懸賞サイト、価格比較サイト、そしてアドテクノロジー。次々と業態を転換しながら、ボヤージュ・グループはインターネット領域の荒波を乗り越えてきた。「人を軸に事業を作る会社」を標榜し、一つの場所に止まることなく常に先を見据えて挑戦し続けてきた同社の強さの本質を探る。(文中敬称略) 




 「宇佐美さん、遊ばないで下さい!」

 都内の体育館で毎年6月に行われる恒例のボヤージュ・グループ運動会。メガホンで社長に注意を促すのは、司会進行を務める若いクルーだ。この日は言わば無礼講。上司も部下も関係なく、真剣勝負である。無論、社長の宇佐美進典も例外では無い。

 「よーい、スタート!」

 競技は玉入れ。クルーたちは全力疾走した先に散乱する紅白のお手玉を、籠に向かって必死で投げ入れる。出場の出番を待つ若手に話を聞くと、「1年かけて体を作って挑みますね」「1カ月前からは残業無しでジム通いです」と並々ならぬ本気度が伺えた。「いまや欠かせない行事」と宇佐美も楽しげだ。

 すでにお気付きかと思うが、同社では社員のことを「クルー」と呼んでいる。皆、「ボヤージュという同じ船に乗る仲間」との意味を込めてのことだ。こうしたフラットな社風はいかにもIT企業らしい。

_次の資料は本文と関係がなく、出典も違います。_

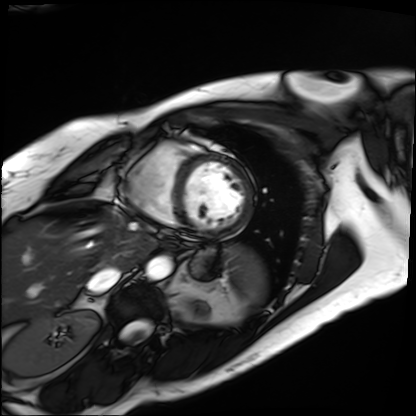
Cardiac MRI. Subject group: patient.

 そんなボヤージュのオフィスを訪れると、まず目に飛び込んでくるのは異様な風景。「これがあの近代的なビルの内部か」と疑いたくなるのも無理はない。海賊船を模したというオブジェは「AJITO(アジト)」と呼ばれ、夜6時半以降はバーに早変わりしてクルーたちの議論の場となる。

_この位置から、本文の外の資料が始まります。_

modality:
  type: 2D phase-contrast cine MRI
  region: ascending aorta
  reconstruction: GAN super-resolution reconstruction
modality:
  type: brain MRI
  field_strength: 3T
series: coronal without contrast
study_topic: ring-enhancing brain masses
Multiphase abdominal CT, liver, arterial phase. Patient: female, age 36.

 壁にはアップルを創業した故スティーブ・ジョブズが言ったとされる「海軍になるな。海賊になれ」の文字が踊り、各部屋を覗けばそれぞれ凝った作りがなされているのは一目瞭然。ここから多くの事業が世に送り出され、市場を賑わせている。



強さの秘密1 理念共有

一人ひとりのクルーがボヤージュ最大の強み

 「挑戦し続ける。」

 ボヤージュの経営理念「CREED(クリード)」。これらは、ボヤージュのクルーとして仕事をする上で大切にしたい価値観を言語化したものだ。一番下には宇佐美の大好きな言葉「夢と志、そして情熱。」の文言も。「ロジックだけではダメ。誰かの熱い夢と志があってこそ事業は成功する」と語る宇佐美の軸が垣間見られる。

 この「クリード」とともに経営理念の一角をなすのが「SOUL(ソウル)」だ。こちらは一言、「360°スゴイ」。ボヤージュの魂というだけあって、創業時から抱く「世界を変えるようなスゴイことを成し遂げる」という想いが凝縮されている。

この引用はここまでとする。